Но нужно оговориться: при всех претензиях автора к Толстому как человеку и философу, его писательский талант не поддаётся сомнению, во второй части исследования он сопоставляется с Достоевским на равных. Даже при том, что Мережковский видит в них двух совершенно противоположных авторов, заслуги и недочёты каждого равнозначны:
Таким образом, «Анна Каренина» – видение святой, хотя лишь бессознательною, языческою святостью, рождающей, умирающей плоти, в символическом сопоставлении смерти Анны с родами Китти, видение Бога-Зверя, подземного Старичка, который делает свое «страшное дело в железе» над всякою живою плотью у Л. Толстого; и «Братья Карамазовы» – видение святой, уже сознательною христианскою святостью, воскресшей плоти, видение Богочеловека в «Кане Галилейской» у Достоевского – вот две крайние, высшие точки, которых достигла русская литература. Посыл всего исследования обращён в будущее. В синтезе этих двух мощных тенденций Мережковский видит единственный выход из кризиса, который переживала культура его времени – эпохи модернизма.

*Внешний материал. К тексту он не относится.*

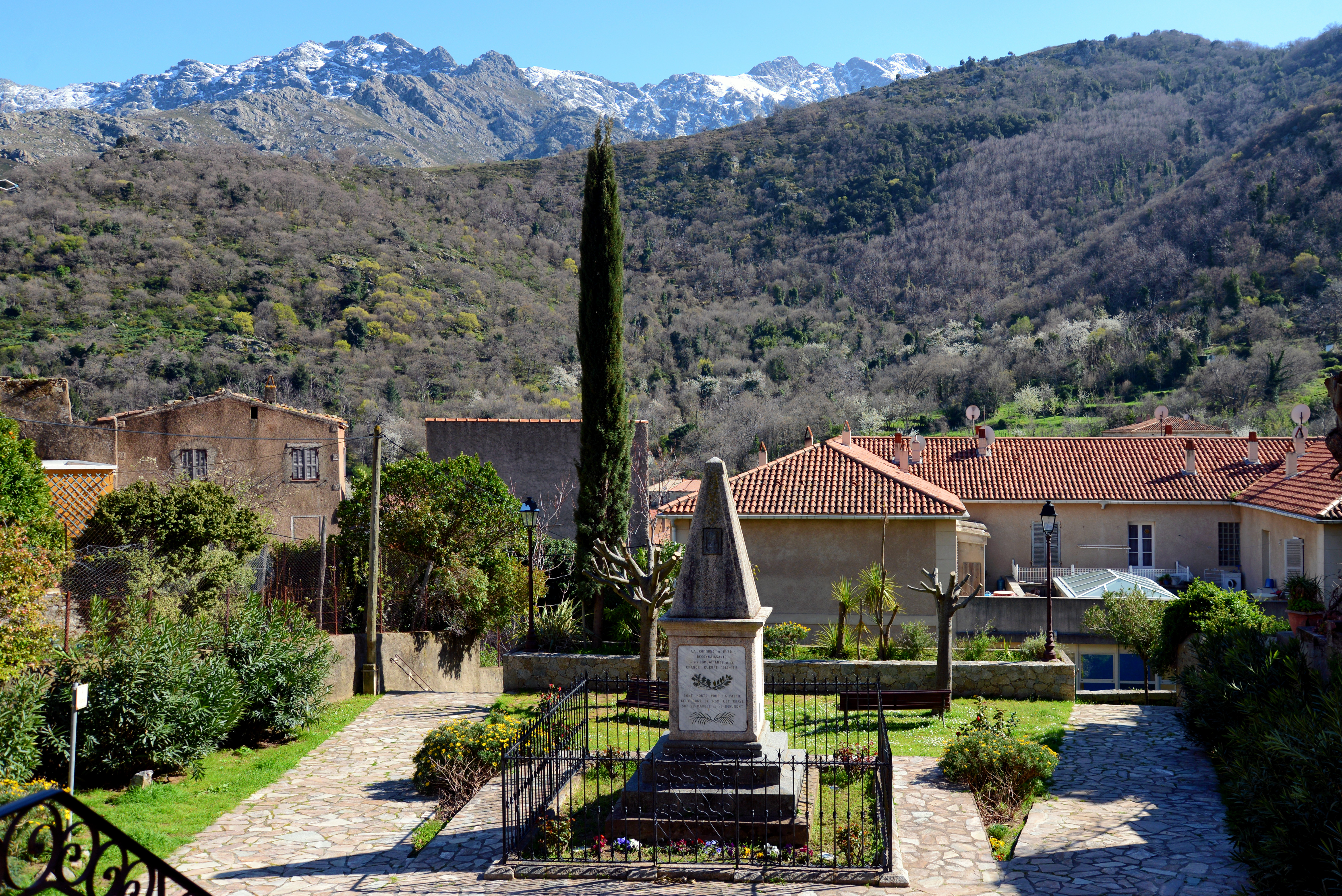 Muro, Balagne (Haute-Corse) - Monument aux morts Première Guerre mondiale 1914 - 1918

Стоит ли читать эту книгу? Вопрос сложный. Если вы не считаете себя «опытным» читателем литературоведческой или философской литературы – однозначно нет. К текстам такой сложности нужно подходить постепенно и осторожно. Если вы наткнулись на неё в поисках лёгкого, расслабляющего чтения – отложите до лучших времён.
Но если же вы хорошо знакомы с творчеством Толстого и Достоевского, хотите посмотреть на них с другого ракурса (и на самого Мережковского в том числе), вас не пугают местами слегка затянутые теологические рассуждения автора – вам однозначно сюда. В этой книге есть над чем подумать и точно есть повод ещё раз перечитать классику уже с новым взглядом.
Я старался показать в моем исследовании, что Достоевский есть как бы «противоположный близнец» Л. Толстого и что одного нельзя понять без другого, к одному нельзя прийти иначе, как через другого. Язычество Л. Толстого – прямой и единственный путь к христианству Достоевского. Тайновидение духа у одного отражается и углубляется тайновидением плоти у другого, как бездна неба бездною вод. Они перекликаются, разными голосами говорят об одном и том же. Если бы не было дяди Ерошки с его «божьей тварью», то не было бы и старца Зосимы с его сознанием, что у «всей твари – Христос», по слову самого Слова: «Идите и проповедуйте Евангелие всей твари» (Марка, XVI, 15). Л. Толстой чувствовал, что Достоевский – «самый близкий, самый нужный ему человек». И чувство это оправдалось. Никогда не встречаясь в жизни, они все-таки вместе жили, вместе творили, черпая противоположные струи из одного источника. Будем же надеяться, что они встретятся там, вместе предстанут и вместе оправдаются перед Высшим Судом: язычество Л. Толстого оправдается христианством Достоевского.